The LEGO Group, alongside Epic Games, are leading the way with their intentions for the Metaverse. And, as with all new additions to the Metaverse, they are in the position to set the standard that others must follow.
Another significant company to look out for is Disney. Although their media offerings now span beyond kid’s entertainment, they are still committed to their younger audiences.
Recently, the company appointed Mike White as senior vice president for Next Generation Storytelling and Consumer Experiences. In short, Chief Metverse Officer. How the company will develop experiences remains to be seen, but ultimately, the aim is to combine and realize the multitude of fantasy worlds already under the Disney umbrella.
From a business perspective, entertainment may seem like the most profitable and sensible route when addressing opportunities for kids in the Metaverse. However, education, in our opinion, could provide even more prospects.
Companies have the opportunity to develop bespoke apps and experiences for any learning task. Games developers can build interactivity into standard curriculums, and technology manufacturers can work to create child-specific AR and VR wearables. While logistically, organizations can work to build platforms that combine the many educational offerings and make them visible to educators.
We’ve gone into great depth about the potential for education in the Metaverse. However, it’s essential to reiterate how transformative it could be for younger, school-age students.

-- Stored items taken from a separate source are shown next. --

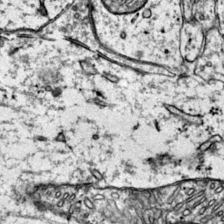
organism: Mouse
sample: Primary visual cortex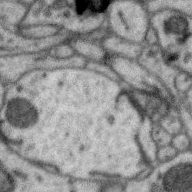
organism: Zebra finch
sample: Brain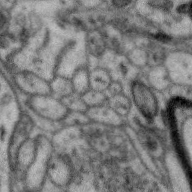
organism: Zebra finch
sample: Brain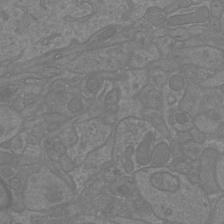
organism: Mouse
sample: Cortical neurons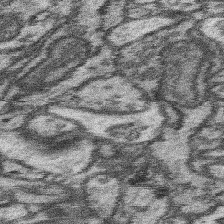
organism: Mouse
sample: Somatosensory cortex neuropil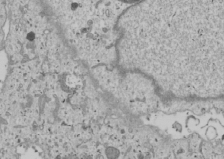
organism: Human
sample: Mitochondria in U2OS cells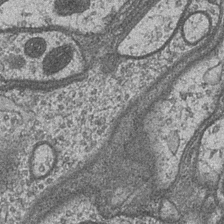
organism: Drosophila
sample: Optic medulla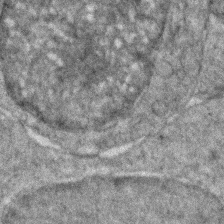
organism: Zebrafish
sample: Zebrafish embryo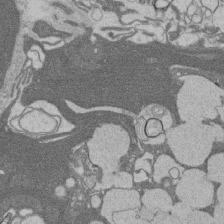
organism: Rat
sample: Salivary granule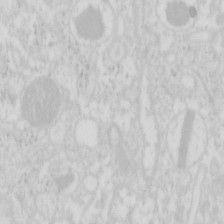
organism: Mouse
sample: Pancreas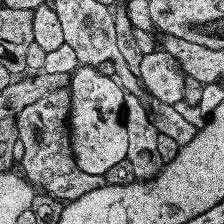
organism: Human
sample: Temporal Lobe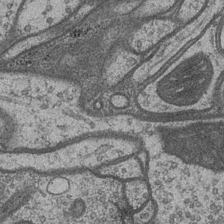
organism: Drosophila
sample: Optic medulla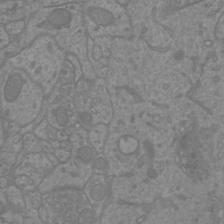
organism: Mouse
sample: Cortical neurons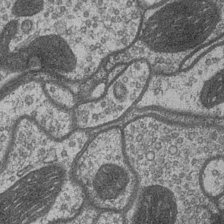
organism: Drosophila
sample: Optic medulla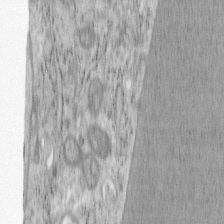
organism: Human
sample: HeLa cells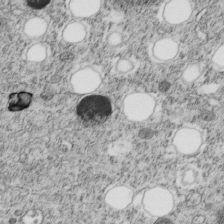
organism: C. elegans
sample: C. elegans embryo early stage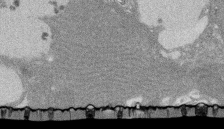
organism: Rat
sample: Salivary granule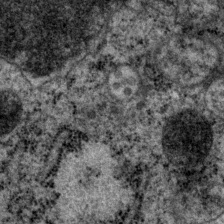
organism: P. pacificus
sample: Pharynx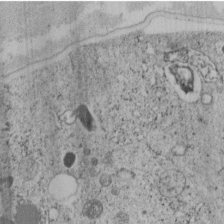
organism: C. elegans
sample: C. elegans embryo early stage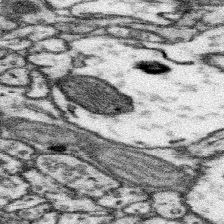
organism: Mouse
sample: Somatosensory cortex neuropil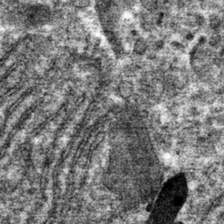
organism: Mouse
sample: Mouse hepatocytes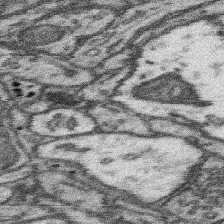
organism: Mouse
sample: Somatosensory cortex neuropil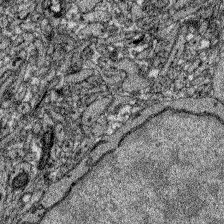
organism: Zebrafish
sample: Larval olfactory bulb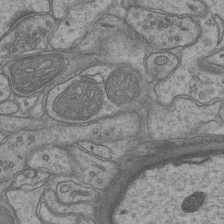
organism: Mouse
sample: CA1 Hippocampus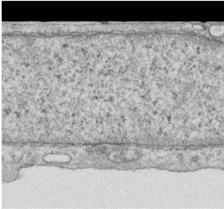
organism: Human
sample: Centriole in RPE cells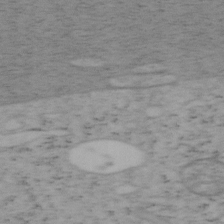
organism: Mouse
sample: OT-I killer T cells with ID8 ovarian cancer cells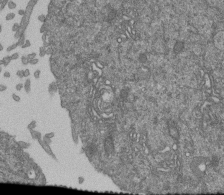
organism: Human
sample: Retinal organoid Rod and Cone cells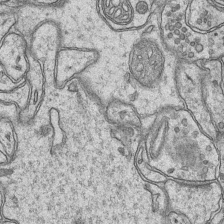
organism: Mouse
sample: CA1 Hippocampus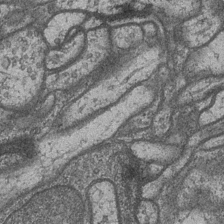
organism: Drosophila
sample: Optic medulla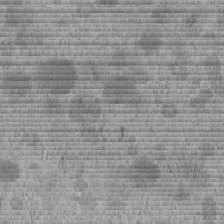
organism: C. elegans
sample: C. elegans embryo early stage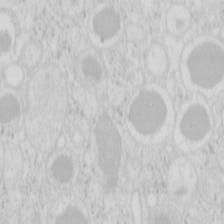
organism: Mouse
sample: Pancreas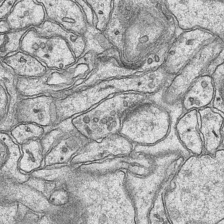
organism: Mouse
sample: CA1 Hippocampus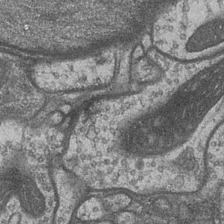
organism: Drosophila
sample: Optic medulla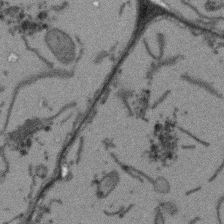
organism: Arabidopsis thaliana
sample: Root tip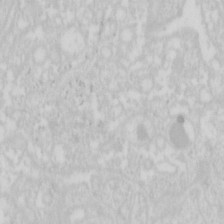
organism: Mouse
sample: Pancreas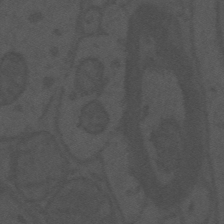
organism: Mouse
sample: Suprachiasmatic nucleus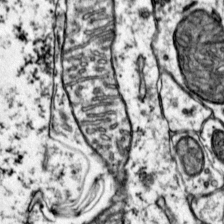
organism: Mouse
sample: Primary visual cortex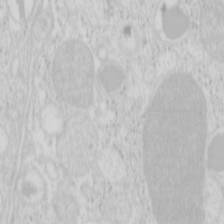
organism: Mouse
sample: Pancreas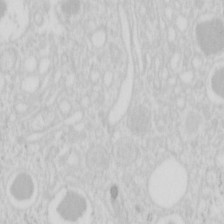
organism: Mouse
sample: Pancreas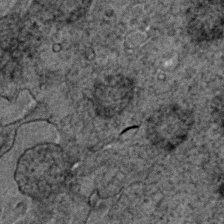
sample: Trachea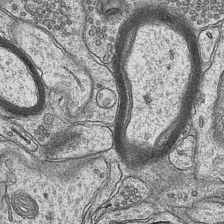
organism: Mouse
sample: CA1 Hippocampus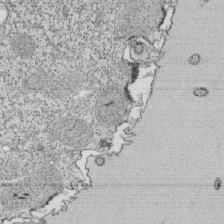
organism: Tetrahymena
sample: Cilia in tetrahymena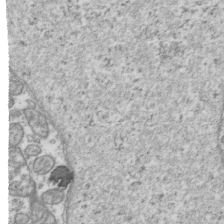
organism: Human
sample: Activated Jurkat CD4+ T cells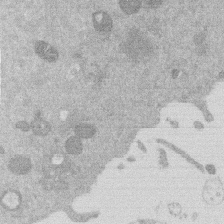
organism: Mouse
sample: Dividing mouse embryo 1 cell stage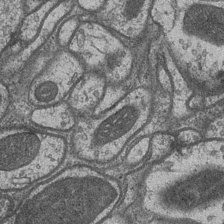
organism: Drosophila
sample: Optic medulla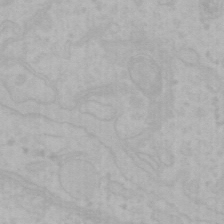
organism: Mouse
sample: Choroid plexus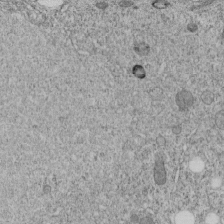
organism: C. elegans
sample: C. elegans embryo early stage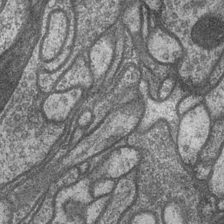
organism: Drosophila
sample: Optic medulla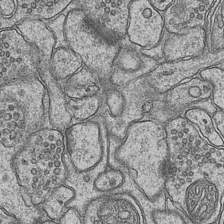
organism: Mouse
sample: CA1 Hippocampus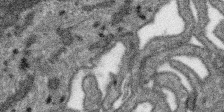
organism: Human
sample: Lung epithelial cells infected with SARS-CoV-2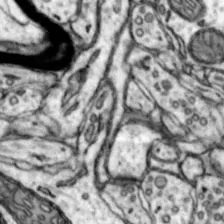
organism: Mouse
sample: Nucleus accumbens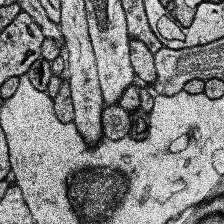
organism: Human
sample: Temporal Lobe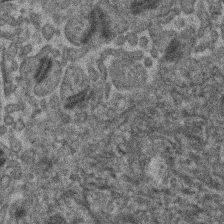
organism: Human
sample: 1205lu cells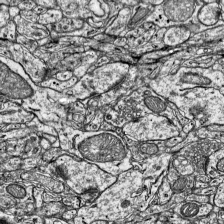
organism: Mouse
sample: Visual Cortex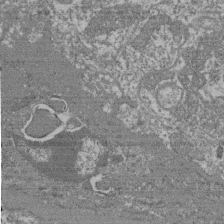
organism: Mouse
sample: Glomerulus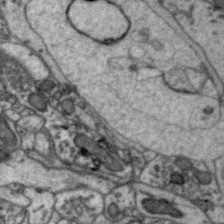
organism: Zebra finch
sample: Brain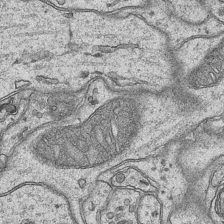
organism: Mouse
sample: CA1 Hippocampus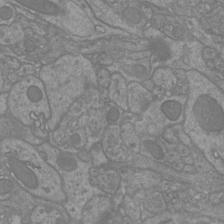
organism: Mouse
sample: Cortical neurons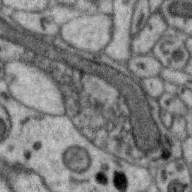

Several companies already work with education institutions to provide dedicated VR and AR technology. Some of the most prominent include ClassVR and RedboxVR, while Windows Mixed Reality, although not created for schools, is an outstanding AR provider.
Protecting Young Users
As we’ve commented on throughout this article, the top priority when introducing kids to the Metaverse is ensuring you can do it safely. The problem is that there are already examples of companies having failed to do so.
One significant example is Roblox. A recent investigation by the BBC uncovered a string of issues. Most notably, the journalists reported many avatars appearing and behaving sexually inappropriately.
Companies must have measures in place to stop this kind of activity moving forward. Governance is an ongoing issue, but perhaps, there should be a degree of prioritization when it comes to young users. As with many other Metverse concerns, this issue calls for a collaborative effort, and companies that don’t comply will undoubtedly lose out with this demographic.